§ WORK INSTRUCTION
Look below for the line holding "221.01 | 450.505 |" and the line holding "339.495 | 509.748 |". Transcribe exactly those lines and all lines between them, nothing more.

§ PROVIDED MATERIAL
+---+

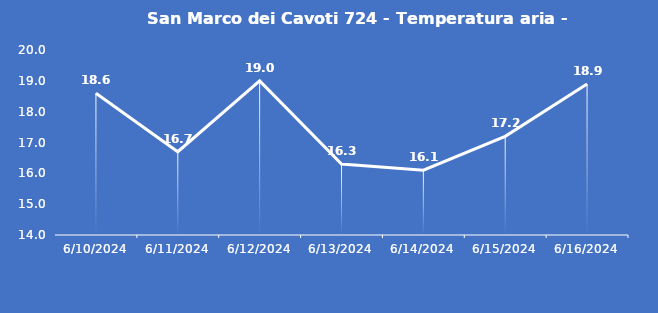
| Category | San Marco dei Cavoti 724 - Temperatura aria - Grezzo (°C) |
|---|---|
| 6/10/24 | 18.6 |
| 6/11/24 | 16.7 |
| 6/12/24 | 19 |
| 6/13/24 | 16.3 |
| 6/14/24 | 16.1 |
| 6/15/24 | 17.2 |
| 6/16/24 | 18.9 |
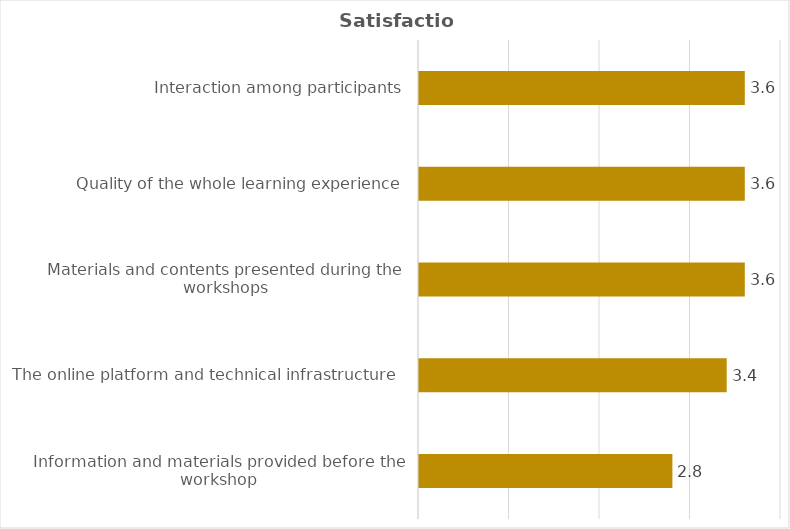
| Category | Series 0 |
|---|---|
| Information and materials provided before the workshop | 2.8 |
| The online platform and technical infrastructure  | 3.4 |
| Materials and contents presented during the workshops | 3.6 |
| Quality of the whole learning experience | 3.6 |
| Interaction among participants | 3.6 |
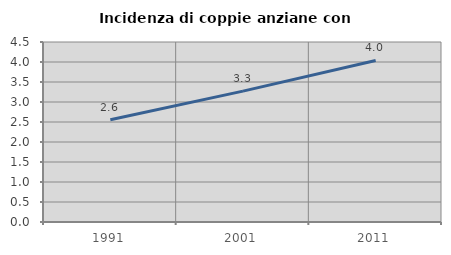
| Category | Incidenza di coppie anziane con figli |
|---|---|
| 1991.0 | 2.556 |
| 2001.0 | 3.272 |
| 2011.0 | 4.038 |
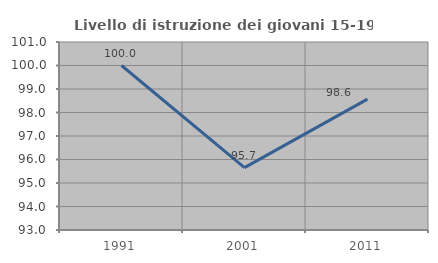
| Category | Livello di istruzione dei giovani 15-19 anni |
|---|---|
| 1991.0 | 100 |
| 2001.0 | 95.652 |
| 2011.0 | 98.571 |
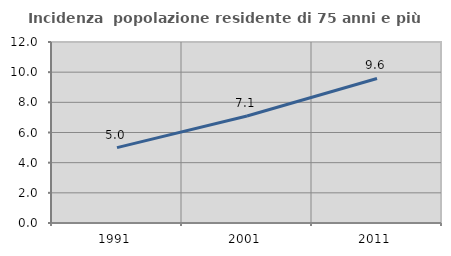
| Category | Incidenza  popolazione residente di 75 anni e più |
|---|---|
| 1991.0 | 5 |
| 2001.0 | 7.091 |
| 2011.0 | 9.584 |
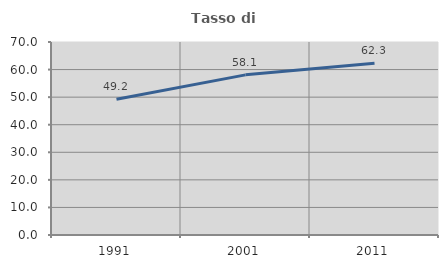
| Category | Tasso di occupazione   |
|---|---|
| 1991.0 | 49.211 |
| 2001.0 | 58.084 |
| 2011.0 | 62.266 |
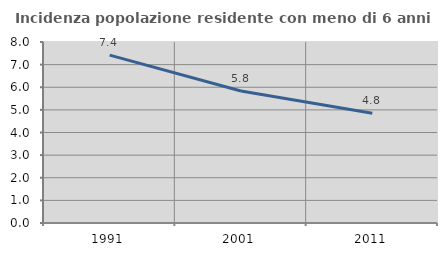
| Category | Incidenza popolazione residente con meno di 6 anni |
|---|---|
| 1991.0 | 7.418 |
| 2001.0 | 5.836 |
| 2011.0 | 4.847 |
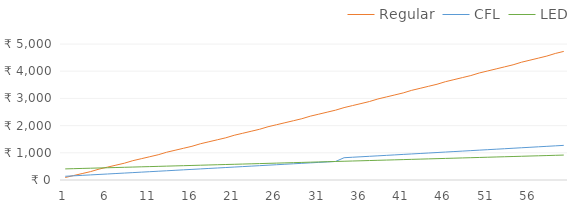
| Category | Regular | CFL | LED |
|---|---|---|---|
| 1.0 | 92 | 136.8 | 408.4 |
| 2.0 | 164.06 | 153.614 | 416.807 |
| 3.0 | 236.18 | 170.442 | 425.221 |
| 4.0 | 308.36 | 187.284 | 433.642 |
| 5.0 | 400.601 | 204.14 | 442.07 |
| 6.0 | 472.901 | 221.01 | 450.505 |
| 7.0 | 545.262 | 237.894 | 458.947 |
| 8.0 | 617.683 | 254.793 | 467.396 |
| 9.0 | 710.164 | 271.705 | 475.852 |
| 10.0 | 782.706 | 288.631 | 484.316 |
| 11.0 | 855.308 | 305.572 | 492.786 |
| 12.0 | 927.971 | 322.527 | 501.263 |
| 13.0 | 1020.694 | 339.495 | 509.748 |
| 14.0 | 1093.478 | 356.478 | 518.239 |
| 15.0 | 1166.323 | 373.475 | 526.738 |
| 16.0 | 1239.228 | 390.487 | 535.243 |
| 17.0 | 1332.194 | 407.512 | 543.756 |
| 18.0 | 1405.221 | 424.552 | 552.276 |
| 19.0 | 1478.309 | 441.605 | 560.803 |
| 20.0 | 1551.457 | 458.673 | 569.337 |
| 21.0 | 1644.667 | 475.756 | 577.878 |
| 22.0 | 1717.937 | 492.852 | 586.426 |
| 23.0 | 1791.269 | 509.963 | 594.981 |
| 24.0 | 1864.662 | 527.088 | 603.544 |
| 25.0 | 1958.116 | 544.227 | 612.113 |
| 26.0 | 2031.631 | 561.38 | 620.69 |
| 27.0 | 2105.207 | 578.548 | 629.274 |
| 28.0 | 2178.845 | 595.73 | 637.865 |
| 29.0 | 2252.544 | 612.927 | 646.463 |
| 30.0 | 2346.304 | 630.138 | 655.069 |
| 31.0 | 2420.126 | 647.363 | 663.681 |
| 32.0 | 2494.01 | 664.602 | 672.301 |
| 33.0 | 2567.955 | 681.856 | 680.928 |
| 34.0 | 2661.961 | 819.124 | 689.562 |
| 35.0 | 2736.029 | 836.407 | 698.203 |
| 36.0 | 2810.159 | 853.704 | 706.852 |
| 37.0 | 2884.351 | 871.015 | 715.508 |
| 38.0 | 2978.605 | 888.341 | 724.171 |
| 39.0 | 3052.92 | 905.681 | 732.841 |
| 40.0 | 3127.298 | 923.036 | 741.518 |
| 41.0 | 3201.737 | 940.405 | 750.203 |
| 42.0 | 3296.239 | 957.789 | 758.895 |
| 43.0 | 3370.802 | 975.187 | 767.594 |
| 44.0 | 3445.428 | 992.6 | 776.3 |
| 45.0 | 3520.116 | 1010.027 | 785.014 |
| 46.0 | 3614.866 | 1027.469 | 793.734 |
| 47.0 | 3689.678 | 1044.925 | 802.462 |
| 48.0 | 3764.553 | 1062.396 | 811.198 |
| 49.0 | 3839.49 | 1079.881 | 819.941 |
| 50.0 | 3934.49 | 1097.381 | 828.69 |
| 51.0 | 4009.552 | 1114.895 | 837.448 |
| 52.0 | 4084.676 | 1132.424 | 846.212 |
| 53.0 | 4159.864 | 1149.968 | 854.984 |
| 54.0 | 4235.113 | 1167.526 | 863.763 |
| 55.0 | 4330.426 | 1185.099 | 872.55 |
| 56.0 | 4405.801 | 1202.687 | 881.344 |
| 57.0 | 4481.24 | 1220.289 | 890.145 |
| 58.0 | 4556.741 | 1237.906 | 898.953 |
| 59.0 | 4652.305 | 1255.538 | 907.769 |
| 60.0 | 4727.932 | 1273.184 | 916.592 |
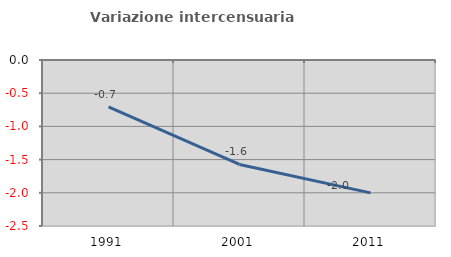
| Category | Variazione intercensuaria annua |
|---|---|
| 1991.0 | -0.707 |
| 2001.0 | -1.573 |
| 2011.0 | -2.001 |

+---+

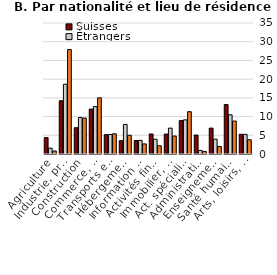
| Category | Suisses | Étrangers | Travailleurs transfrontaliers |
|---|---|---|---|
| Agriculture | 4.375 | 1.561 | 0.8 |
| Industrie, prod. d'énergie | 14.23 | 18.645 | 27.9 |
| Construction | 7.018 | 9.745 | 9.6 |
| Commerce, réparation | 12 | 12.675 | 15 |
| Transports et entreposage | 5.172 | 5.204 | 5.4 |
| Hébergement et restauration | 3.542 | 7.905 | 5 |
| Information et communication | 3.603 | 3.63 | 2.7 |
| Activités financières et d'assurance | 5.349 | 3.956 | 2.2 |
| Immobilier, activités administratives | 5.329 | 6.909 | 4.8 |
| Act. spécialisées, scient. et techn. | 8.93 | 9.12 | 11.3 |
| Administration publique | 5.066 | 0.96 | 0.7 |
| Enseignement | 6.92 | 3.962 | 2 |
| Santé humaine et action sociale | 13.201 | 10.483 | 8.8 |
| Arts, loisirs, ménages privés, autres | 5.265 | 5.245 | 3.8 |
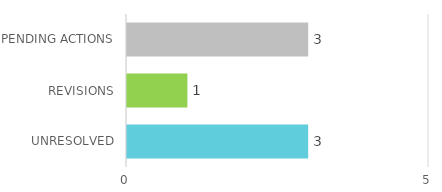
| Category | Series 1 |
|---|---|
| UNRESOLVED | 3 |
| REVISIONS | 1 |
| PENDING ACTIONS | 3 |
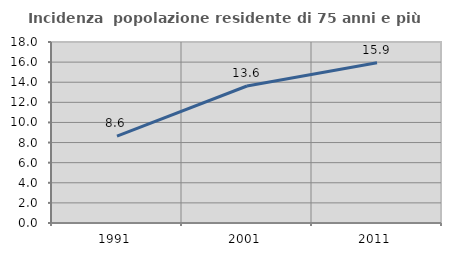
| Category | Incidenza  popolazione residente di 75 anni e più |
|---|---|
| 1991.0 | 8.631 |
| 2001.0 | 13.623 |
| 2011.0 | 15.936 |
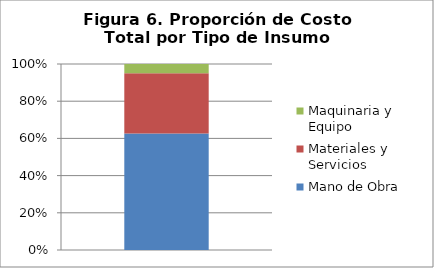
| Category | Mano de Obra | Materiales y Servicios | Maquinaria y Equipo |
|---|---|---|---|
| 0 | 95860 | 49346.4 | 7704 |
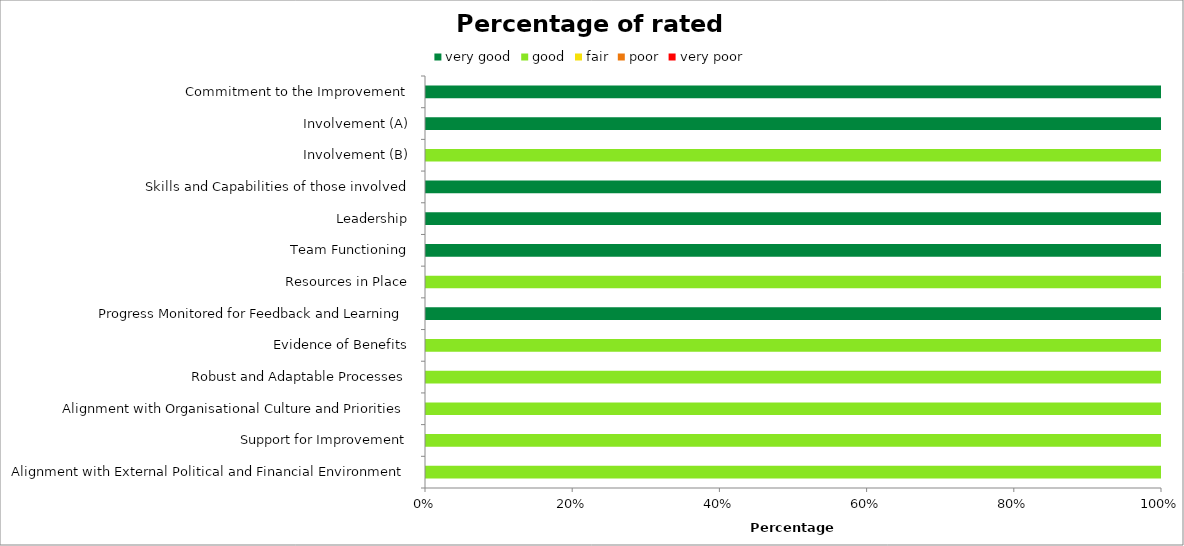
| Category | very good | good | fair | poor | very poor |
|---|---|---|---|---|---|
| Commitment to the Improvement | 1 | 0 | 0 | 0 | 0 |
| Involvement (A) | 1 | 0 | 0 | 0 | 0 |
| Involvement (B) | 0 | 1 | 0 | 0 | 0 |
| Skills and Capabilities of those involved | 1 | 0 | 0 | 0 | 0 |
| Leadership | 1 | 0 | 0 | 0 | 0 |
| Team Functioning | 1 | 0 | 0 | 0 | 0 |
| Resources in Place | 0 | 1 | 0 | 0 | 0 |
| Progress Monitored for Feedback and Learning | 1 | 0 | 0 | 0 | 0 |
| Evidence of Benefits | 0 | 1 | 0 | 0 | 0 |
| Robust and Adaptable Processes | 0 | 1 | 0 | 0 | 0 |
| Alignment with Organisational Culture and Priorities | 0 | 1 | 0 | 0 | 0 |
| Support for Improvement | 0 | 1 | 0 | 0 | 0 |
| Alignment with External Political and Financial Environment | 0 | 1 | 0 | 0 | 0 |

+---+

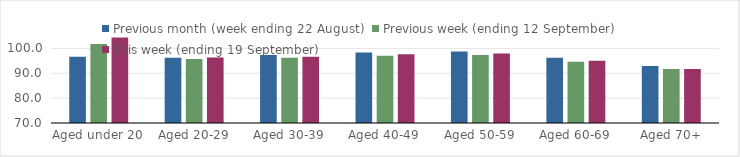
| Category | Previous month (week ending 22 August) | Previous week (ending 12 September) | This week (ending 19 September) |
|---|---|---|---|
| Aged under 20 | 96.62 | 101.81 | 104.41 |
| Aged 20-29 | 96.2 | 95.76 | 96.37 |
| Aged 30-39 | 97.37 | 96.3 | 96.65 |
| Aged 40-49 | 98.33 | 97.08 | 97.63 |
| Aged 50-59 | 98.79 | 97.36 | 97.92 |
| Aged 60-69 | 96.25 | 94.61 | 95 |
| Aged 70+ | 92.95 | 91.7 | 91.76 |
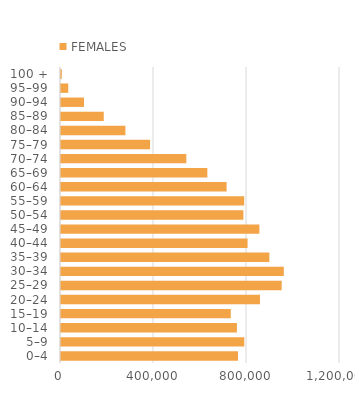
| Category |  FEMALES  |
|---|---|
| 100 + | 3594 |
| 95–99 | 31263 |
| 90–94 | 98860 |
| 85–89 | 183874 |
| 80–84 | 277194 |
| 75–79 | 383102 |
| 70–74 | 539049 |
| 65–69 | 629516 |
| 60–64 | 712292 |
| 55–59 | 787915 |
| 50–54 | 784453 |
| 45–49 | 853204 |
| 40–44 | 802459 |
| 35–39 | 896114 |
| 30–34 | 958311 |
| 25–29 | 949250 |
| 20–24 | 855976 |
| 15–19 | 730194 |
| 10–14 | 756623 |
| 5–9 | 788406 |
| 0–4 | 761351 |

+---+

§ TASK OUTPUT
| 6.0 | 472.901 | 221.01 | 450.505 |
| 7.0 | 545.262 | 237.894 | 458.947 |
| 8.0 | 617.683 | 254.793 | 467.396 |
| 9.0 | 710.164 | 271.705 | 475.852 |
| 10.0 | 782.706 | 288.631 | 484.316 |
| 11.0 | 855.308 | 305.572 | 492.786 |
| 12.0 | 927.971 | 322.527 | 501.263 |
| 13.0 | 1020.694 | 339.495 | 509.748 |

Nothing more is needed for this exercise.